ZScaler has found a new Android malware, bearing an APK file name of KSKAS.apk, that attempts to automatically download itself to users’ devices, then seeks administrator permissions to display ads, among other malicious functions. It all begins with a “drive-by download,” where a site pushes a download to a device without the device asking for it. While most browsers either save a downloaded file for a user to decide what to do with later or ask the user how to proceed, drive-by downloads of this nature normally begin the APK installation process automatically. The app will present itself as “KS Clean.” Denying the installation is enough to stay safe, for the most part, but users that are fooled into installing the app will be greeted by a pop-up on their home screen prompting them to take an update for security reasons. Clicking OK will lead to the installation of a second app, which contains the malicious payload.
Once the second app is installed, it will immediately prompt the user for administrator privileges. If those privileges are granted, the app has all the permissions that it needs to compromise a user’s device. On the surface, it just shows the user advertisements in various places. The push for administrator privileges is a jarring hint toward what it may actually be doing in the background, as well as a laundry list of suspicious permissions like drawing on top of other apps.

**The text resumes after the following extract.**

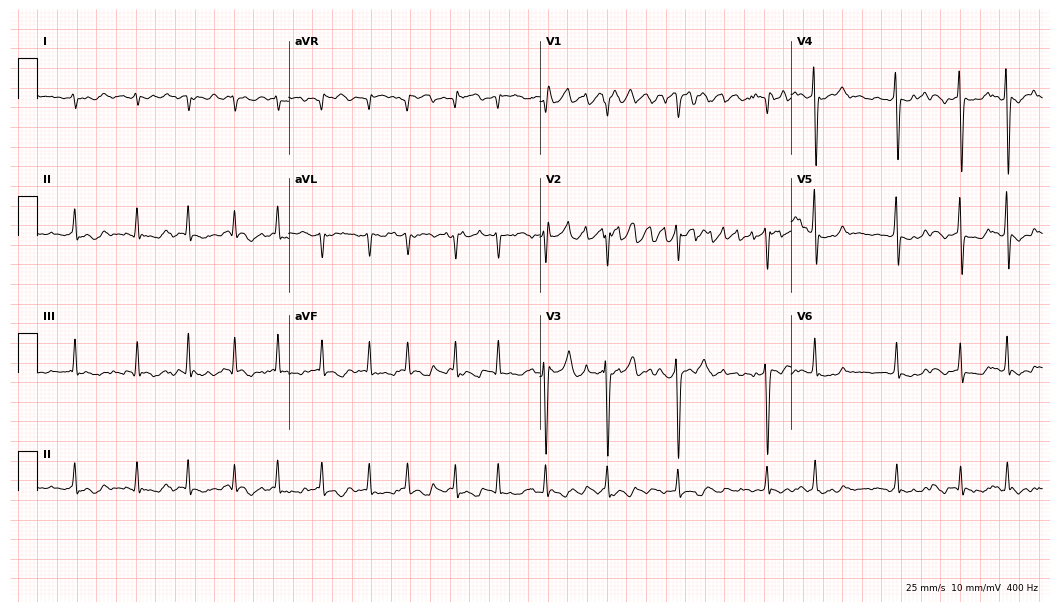
Electrocardiogram (10.2-second recording at 400 Hz), a 37-year-old female patient. Interpretation includes atrial fibrillation (AF).

ZScaler’s researchers dove into the APK file and watched the app in action in an emulator. Behind the scenes, it phones home to a control server, and pulls a wide range of information on a user’s device. Attempting to disable administrator privileges will simply freeze up the device temporarily.
As with most Android malware, one of the biggest points to stress as far as staying safe is to not install anything from outside of the Play Store. If you do install something from outside of the Play Store, make sure you know what it is and that it’s coming from a trusted source. This is not foolproof, but is a good precaution to take. If you don’t plan to install anything from outside of the Play Store in the near future, the safest bet is to keep Unknown Sources, the option that allows installs from outside the Play Store, turned off. This prevents drive-by installs. If you do happen to end up victimized by this malware or a similar one, unless you happen to have root privileges and know how to remove the malware at the system level despite the administrator status, your only real recourse is a factory reset. Malware is a fairly common phenomena on Android; ZScaler’s campaign alone has caught around 300 cases of its software preventing a malware infection in the US and UK alone.